American Marvel Programming, LLC. – Legal Documentation Terms of Agreement

Disclaimer of Liability

By purchasing and using our remote and/or in-person strength and conditioning programming services, you acknowledge and agree that you are voluntarily participating in physical activity and assume all risks associated with it. We are not liable for any illness, injury, or death that may result from your participation in our programming.

Our programming is designed to be challenging and may involve strenuous exercise. You should consult with a medical professional before beginning any exercise program. If at any point you feel discomfort or pain, you should immediately stop the exercise and seek medical attention.

We are not responsible for any injuries, losses, or damages that may occur as a result of your participation in our programming, including but not limited to indirect, incidental, consequential, or punitive damages.
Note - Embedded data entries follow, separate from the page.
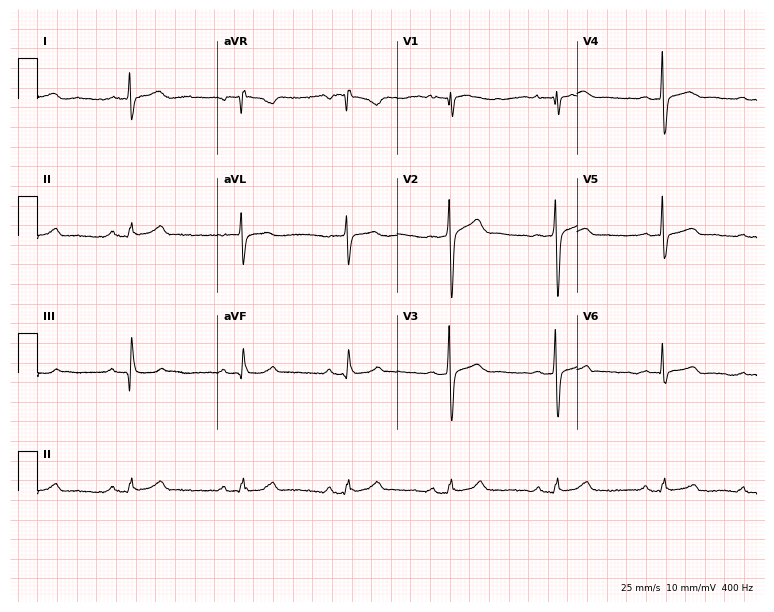
Resting 12-lead electrocardiogram. Patient: a male, 44 years old. None of these six findings is recorded: first-degree AV block, right bundle branch block, left bundle branch block, sinus bradycardia, atrial fibrillation, sinus tachycardia. Only these six findings were labelled.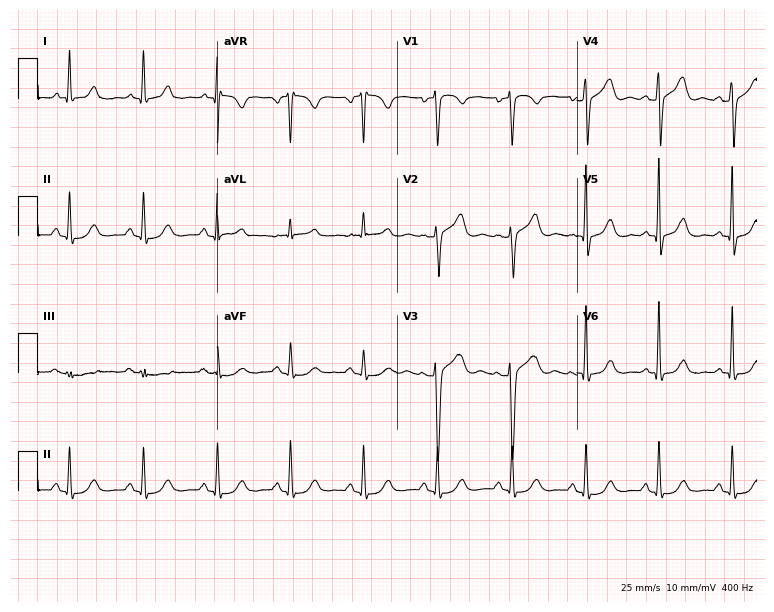
12-lead ECG from a 54-year-old female (7.3-second recording at 400 Hz). Recorded interpretation: within normal limits.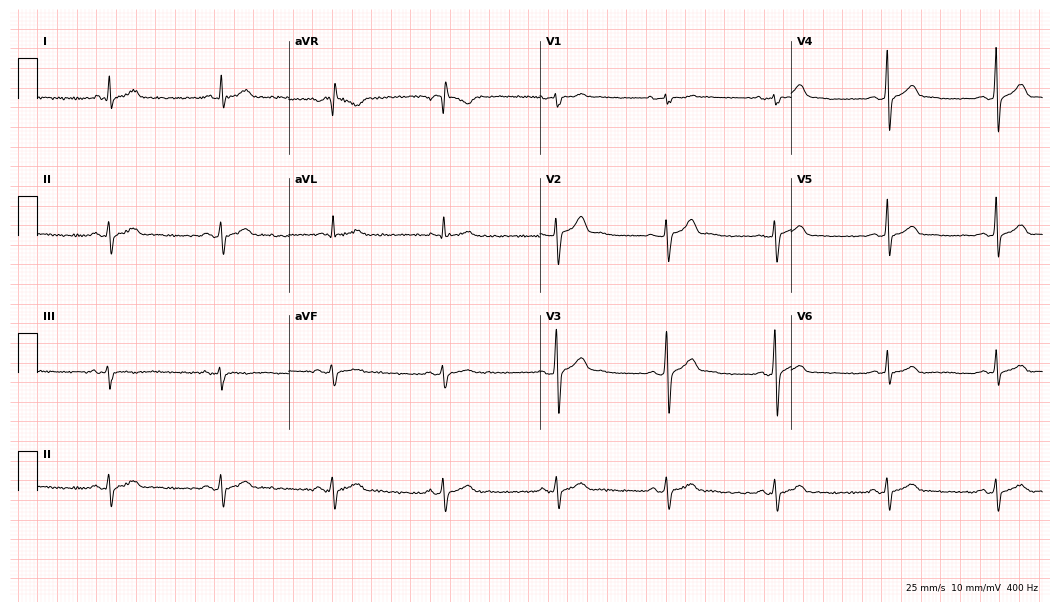
ECG — a man, 37 years old. Screened for six findings — first-degree AV block, right bundle branch block (RBBB), left bundle branch block (LBBB), sinus bradycardia, atrial fibrillation (AF), sinus tachycardia — none is recorded. Other findings, if any, are not listed.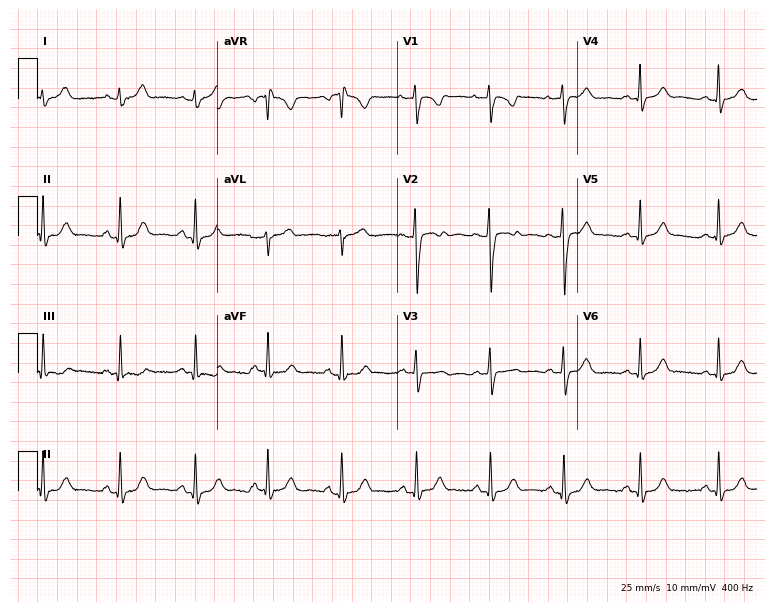
12-lead ECG from a female patient, 30 years old. Recorded interpretation: within normal limits.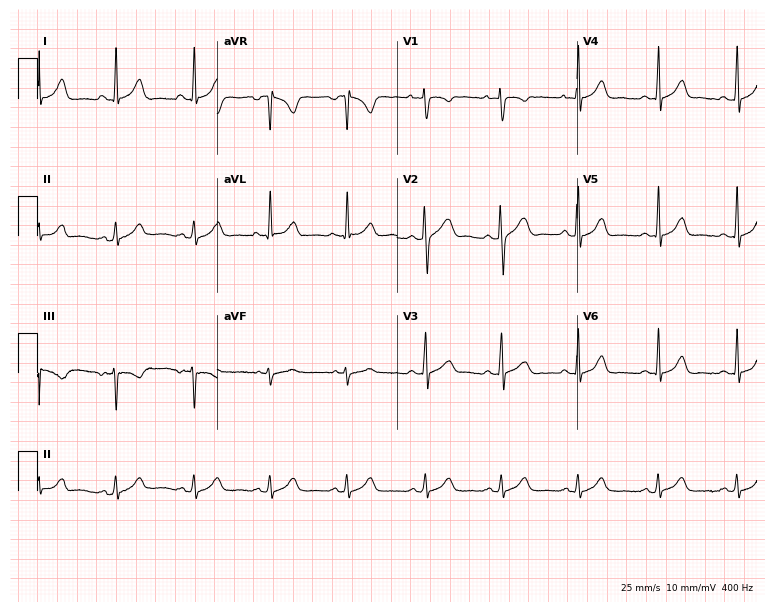
12-lead ECG from a female, 17 years old (7.3-second recording at 400 Hz). Recorded interpretation: within normal limits.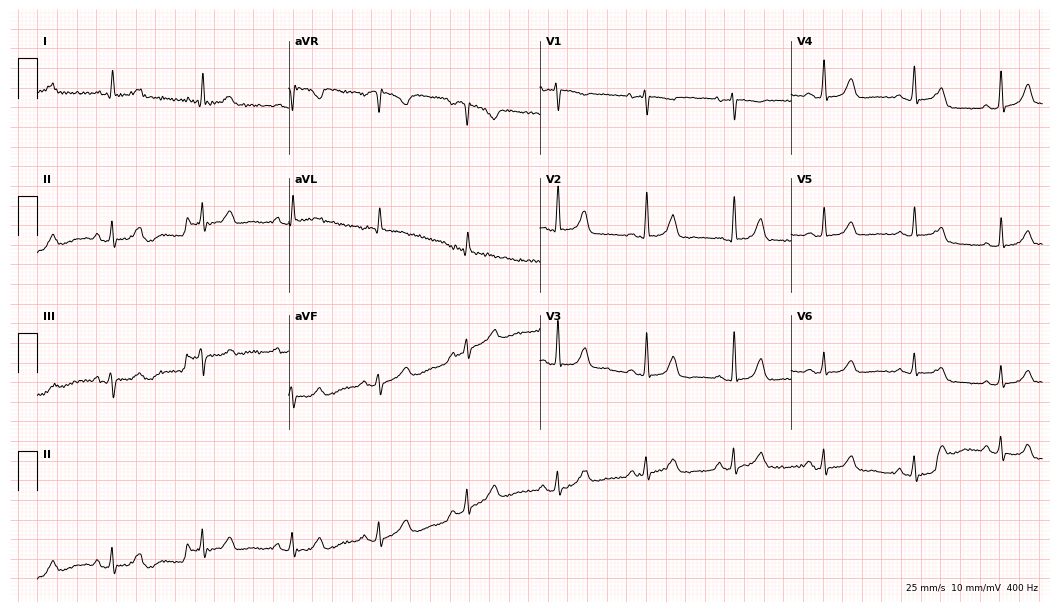
ECG — a female patient, 75 years old. Labelled as a normal ECG.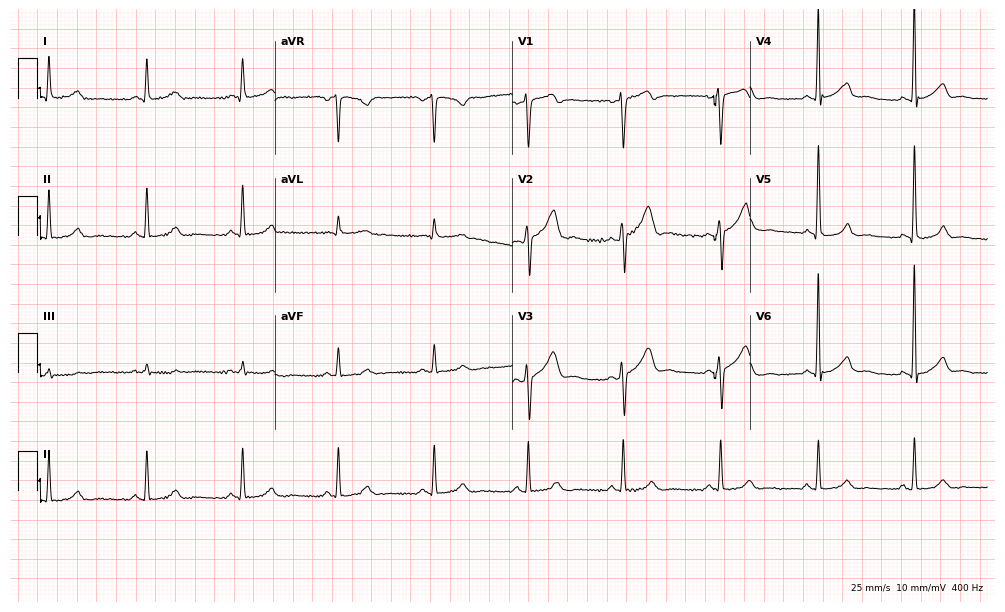
ECG (9.7-second recording at 400 Hz) — a male patient, 56 years old. Labelled as a normal ECG.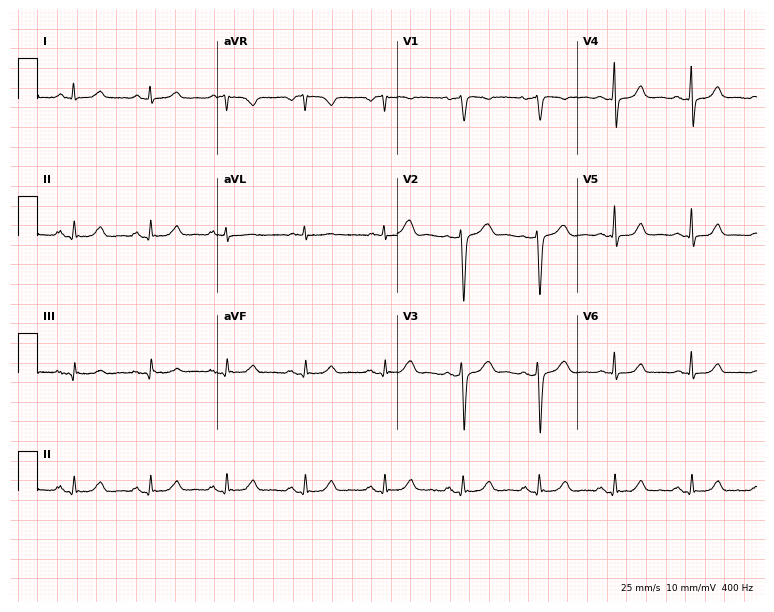
Electrocardiogram (7.3-second recording at 400 Hz), a 46-year-old woman. Of the six screened findings (first-degree AV block, right bundle branch block (RBBB), left bundle branch block (LBBB), sinus bradycardia, atrial fibrillation (AF), sinus tachycardia), none is recorded. Only these six findings were labelled.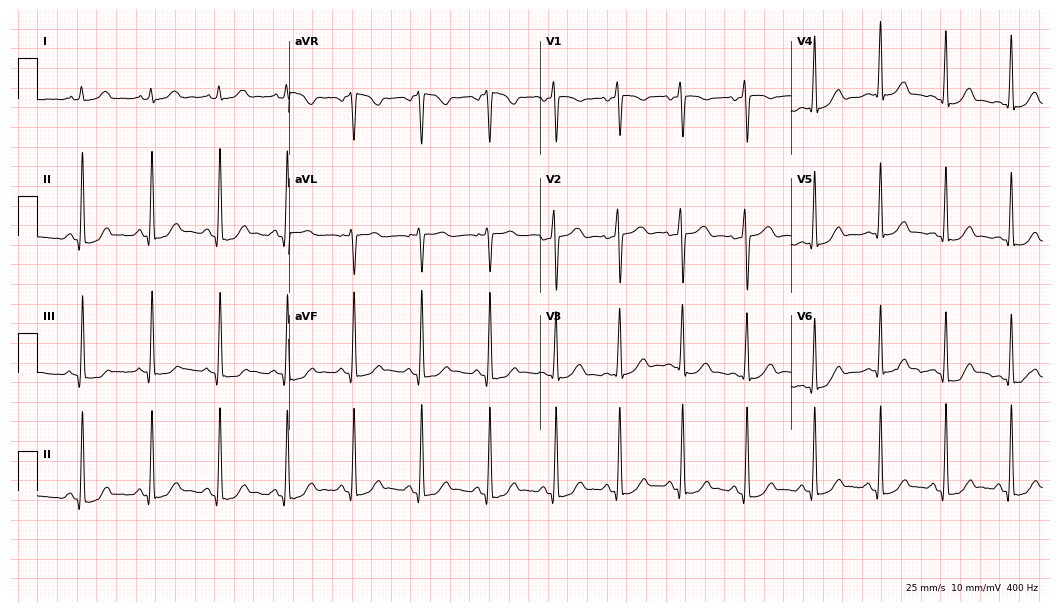
ECG (10.2-second recording at 400 Hz) — a woman, 30 years old. Screened for six findings — first-degree AV block, right bundle branch block, left bundle branch block, sinus bradycardia, atrial fibrillation, sinus tachycardia — none is recorded. Other findings, if any, are not listed.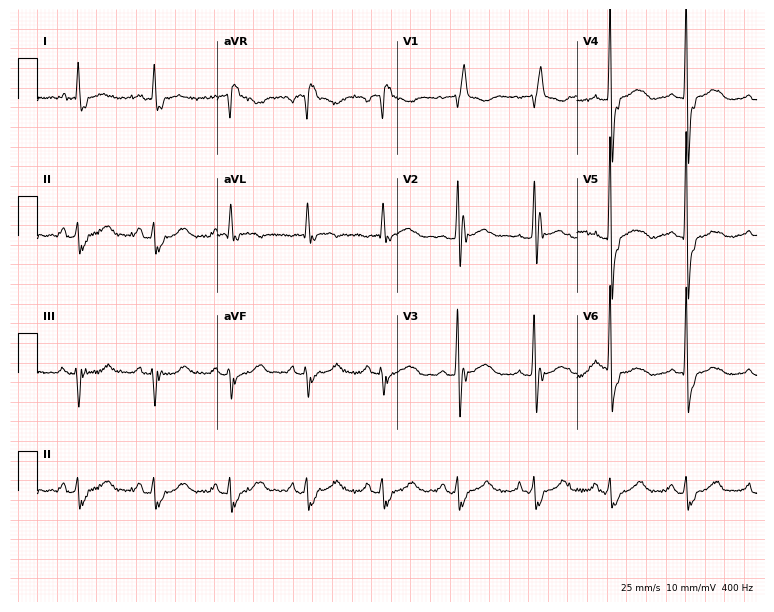
Electrocardiogram, a woman, 71 years old. Interpretation includes right bundle branch block.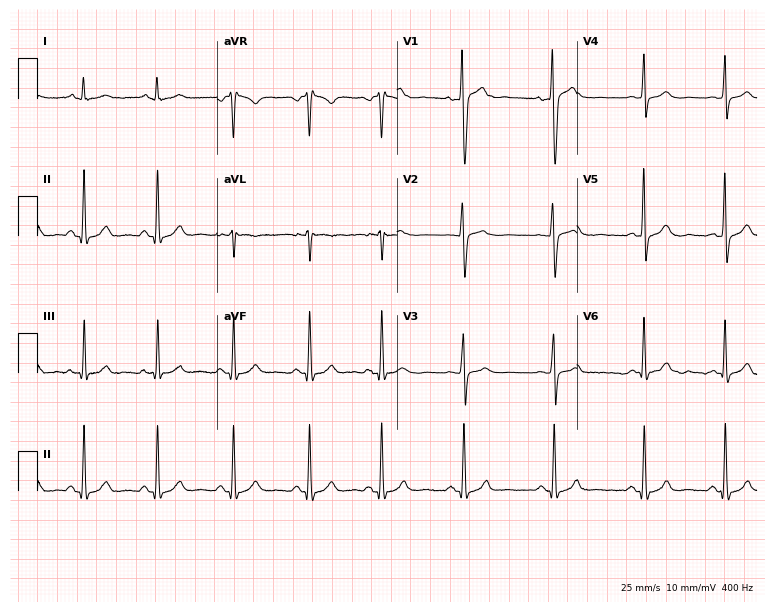
12-lead ECG from a woman, 29 years old. Screened for six findings — first-degree AV block, right bundle branch block, left bundle branch block, sinus bradycardia, atrial fibrillation, sinus tachycardia — none is recorded. Findings outside these six are not listed.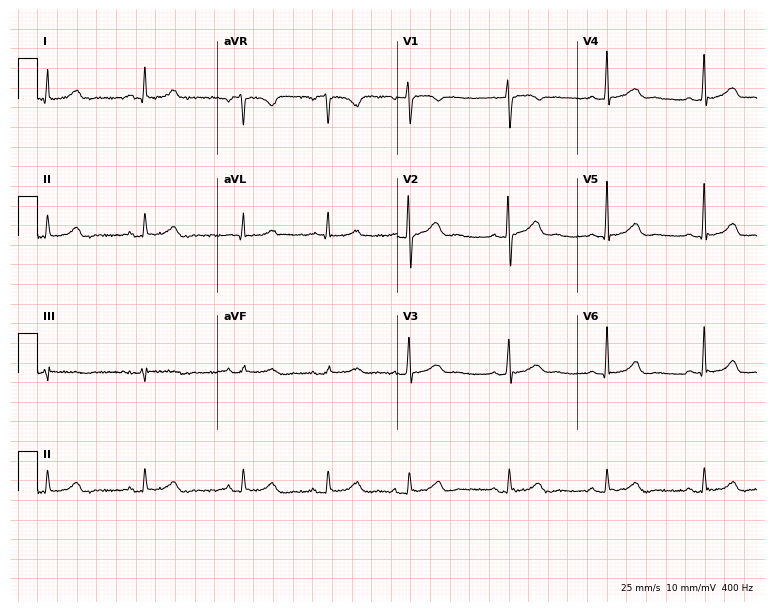
Standard 12-lead ECG recorded from a woman, 31 years old (7.3-second recording at 400 Hz). Read as a normal ECG.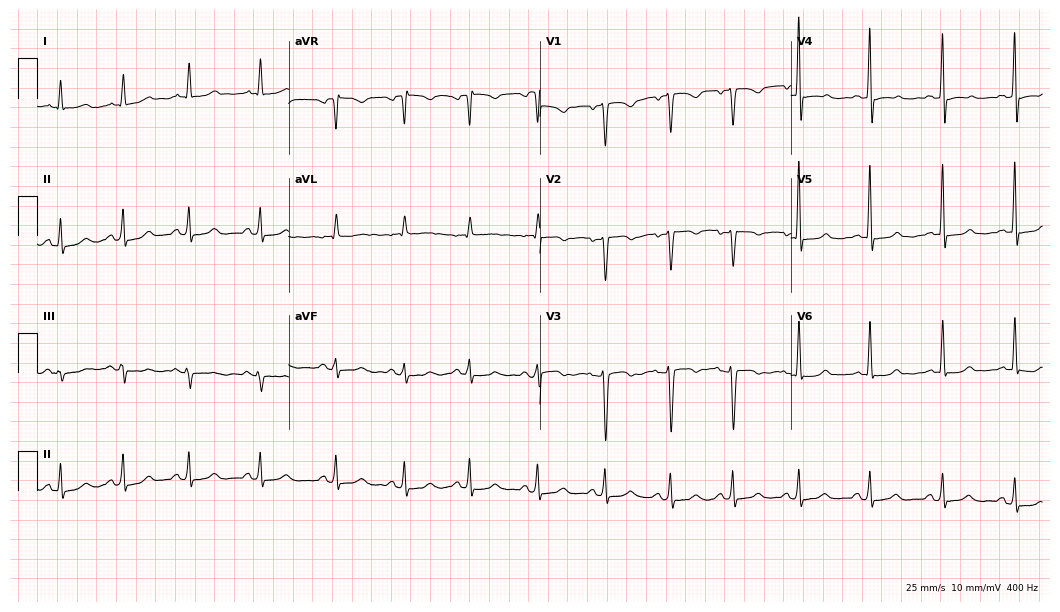
Resting 12-lead electrocardiogram. Patient: a 36-year-old female. Read as a normal ECG.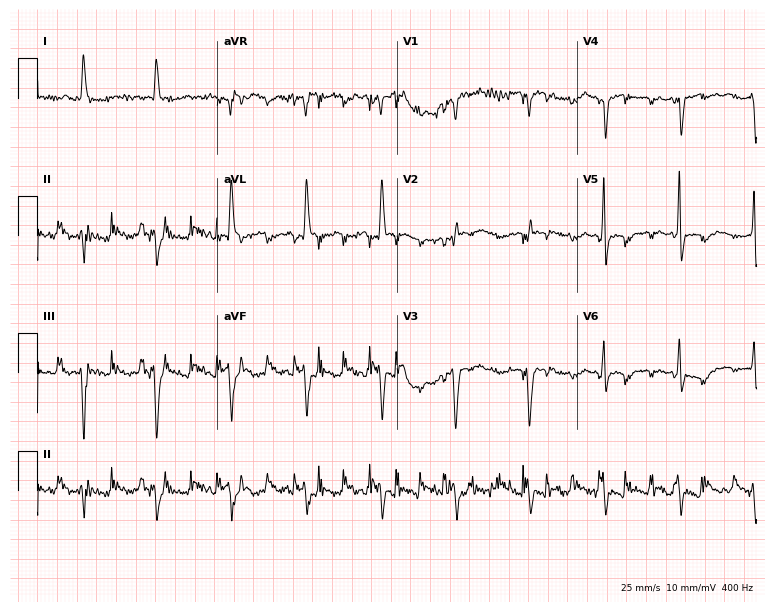
12-lead ECG from an 83-year-old female. Screened for six findings — first-degree AV block, right bundle branch block, left bundle branch block, sinus bradycardia, atrial fibrillation, sinus tachycardia — none is recorded.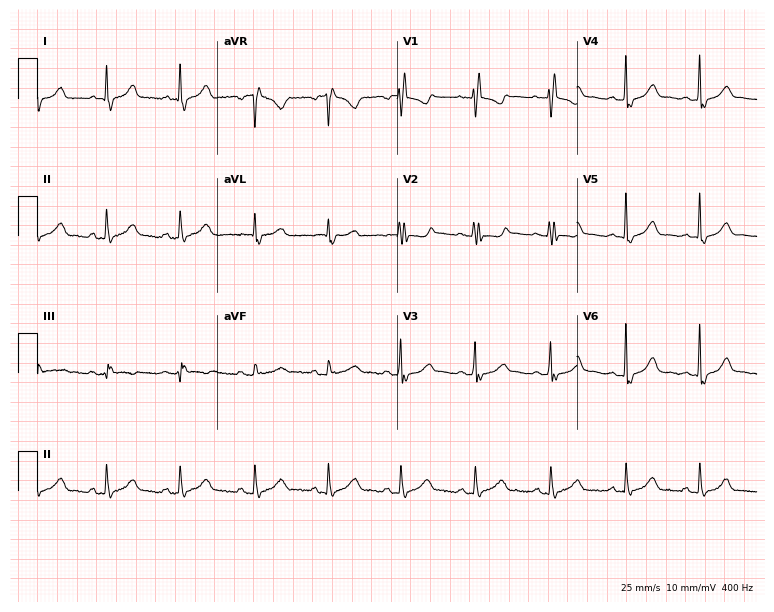
Standard 12-lead ECG recorded from a 46-year-old woman. None of these six findings is recorded: first-degree AV block, right bundle branch block, left bundle branch block, sinus bradycardia, atrial fibrillation, sinus tachycardia.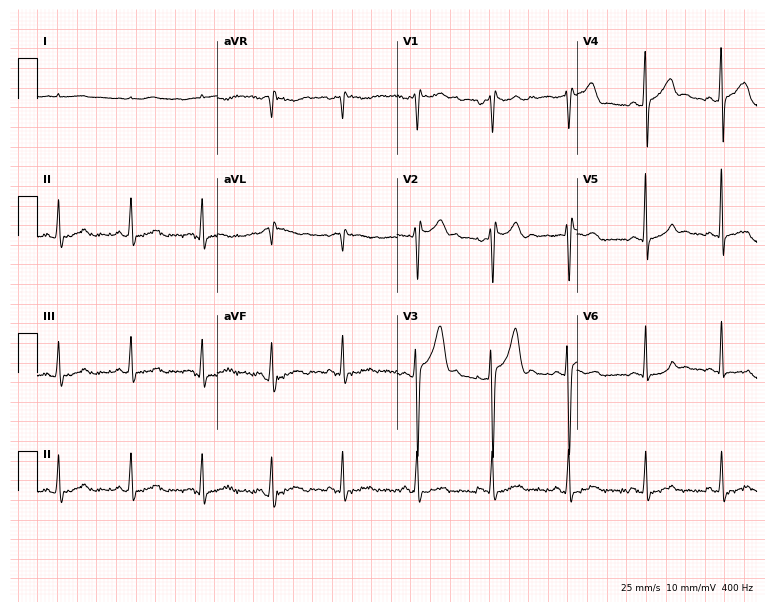
Standard 12-lead ECG recorded from a man, 37 years old. Read as a normal ECG.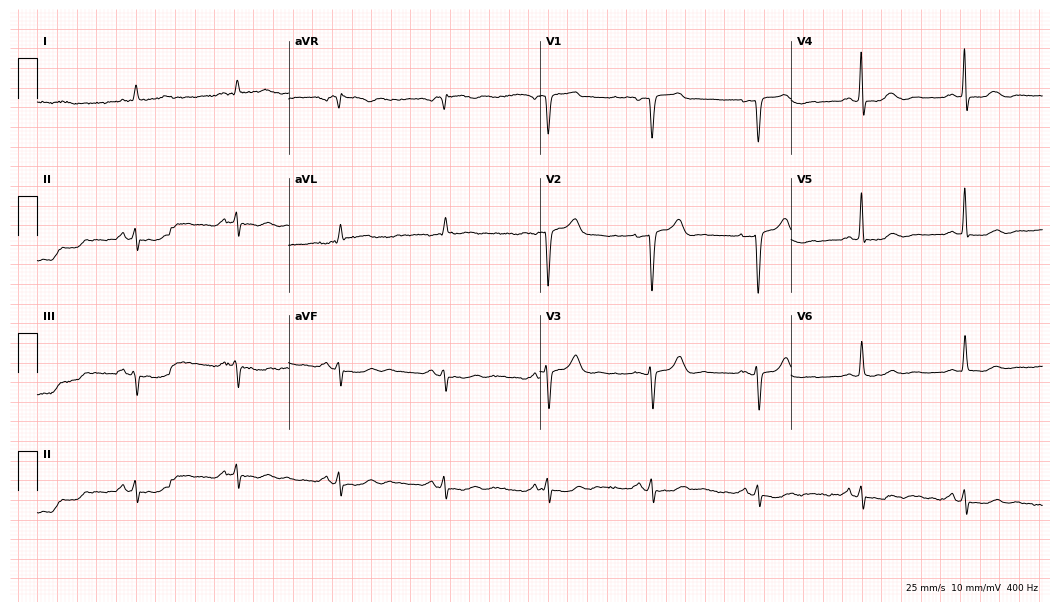
Electrocardiogram (10.2-second recording at 400 Hz), a 69-year-old male. Overall reading on record: normal ECG.

We do not guarantee any specific results from our programming and your individual results may vary.

By purchasing and using our programming and/or personal training services, you agree to release, indemnify, and hold harmless American Marvel Programming, its officers, directors, employees, and agents from any and all claims, liabilities, damages, and expenses, including reasonable attorneys' fees and costs, arising from your participation in our programming.

This disclaimer of liability statement is governed by United States laws and any legal action arising from it shall be brought into the appropriate courts of law.

Assumption of Risk

By purchasing and using our remote and/or in-person strength and conditioning programming services, you acknowledge and agree that you are voluntarily participating in physical activity and assume all risks associated with it. You understand that exercise and physical activity can be inherently dangerous and that there is a risk of injury or death.

You understand that our programming is designed to be challenging and may involve strenuous exercise, including weightlifting, cardiovascular exercise, and other high-intensity activities. You acknowledge that you have consulted with a medical professional and that you are physically and medically capable of participating in our programming.

You agree to follow our programming as instructed and to notify us of any injuries or medical conditions that may impact your ability to safely participate in our programming. You understand that it is your responsibility to seek medical advice before beginning any exercise program and to stop exercising if you feel discomfort or pain.

By purchasing and using our programming and/or personal training services, you assume all risks associated with participating in physical activity, including but not limited to, risks of injury, disability, or death. You agree to release, indemnify, and hold harmless American Marvel Programming, its officers, directors, employees, and agents from any and all claims, liabilities, damages, and expenses, including reasonable attorneys' fees and costs, arising from your participation in our programming.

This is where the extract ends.